Khan declared Gilgit-Baltistan as an independent entity on November 2, 1947 -- two days after Hari Singh acceded to India on October 31. Twenty-one days later, Pakistan moved into the region and annexed it militarily.

Till April 1949, Gilgit-Baltistan was treated as a part of the Kashmir that was occupied by Pakistan. But on April 28, 1949, a pact -- called the Karachi Agreement -- was signed with the government of Pakistan-administered Kashmir that gave control of the affairs of Gilgit directly to the central government, then based in Karachi. 

Significantly, no leader from the region was part of the agreement.

Pakistan later "gifted" a part of Gilgit-Baltistan towards the extreme north to China for the construction of the Karakoram Highway.

China has been pursuing an aggressive engagement strategy in the region by making huge investments to tap its mineral and hydel power resources.

The Chinese inroads in the disputed region and Pakistan's repressive rule amid alleged human rights abuses have triggered a separatist unrest in the region.

But little is heard of this unrest as there are stringent federal laws that make the region inaccessible to foreigners and few media report from there.

Still, there are enough reports filtering through that say the people of the region are strongly resisting the 3,000-km-long China-Pakistan Economic Corridor (CPEC) in which Beijing has invested over $46 billion.
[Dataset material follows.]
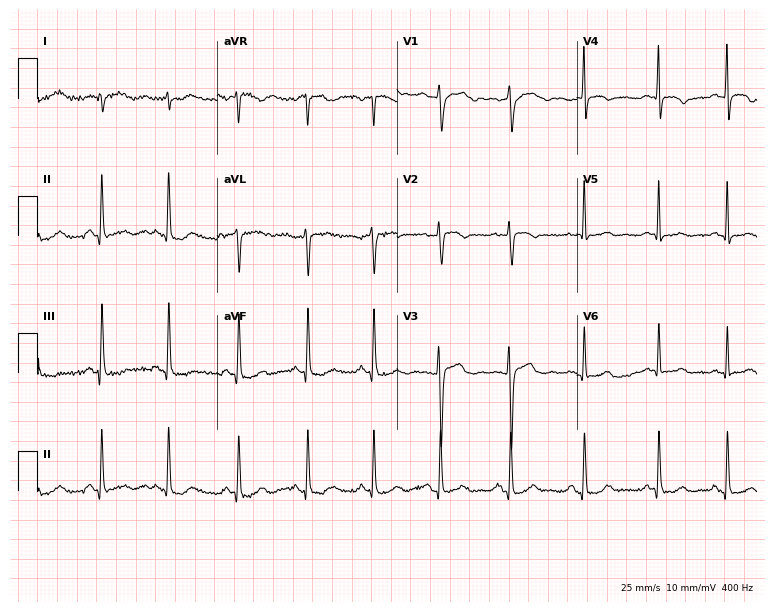
Resting 12-lead electrocardiogram (7.3-second recording at 400 Hz). Patient: a female, 22 years old. None of these six findings is recorded: first-degree AV block, right bundle branch block, left bundle branch block, sinus bradycardia, atrial fibrillation, sinus tachycardia.
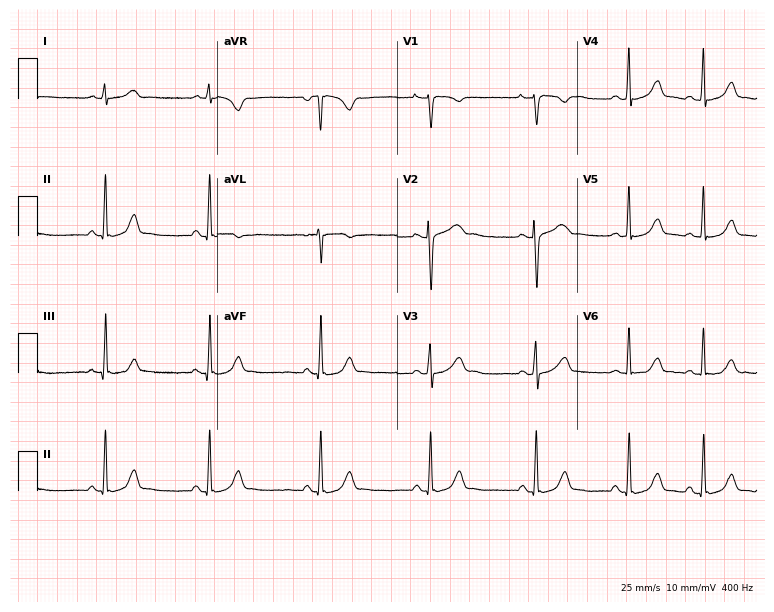
Standard 12-lead ECG recorded from a woman, 33 years old (7.3-second recording at 400 Hz). Read as a normal ECG.

The corridor will link western China to southern Pakistan through a network of roads, railway lines and pipelines.

Pakistan says that the project will bring about socio-economic changes in the impoverished region. 

But local residents fear that it is being done to engineer demographic changes in the region and want to be included in any possible India-Pakistan negotiations to solve the Kashmir dispute that has soured ties between the two nations for the last nearly 70 years.

Pakistan has militarily crushed any dissent in Gilgit. In a latest example of its repressive rule, Federal Minister for Planning Ahsan Iqbal has threatened to invoke stringent anti-terrorism laws against those protesting against the CPEC, according to Gilgit activist Senge Hasnan Sering. 

Sering, based in Washington, is the president of Institute for Gilgit Baltistan Studies and backs the resistance movement in the region.

The government warning comes days after the separatist Awami Action Committee of Gilgit-Baltistan called for an indefinite strike for rolling back of the CPEC.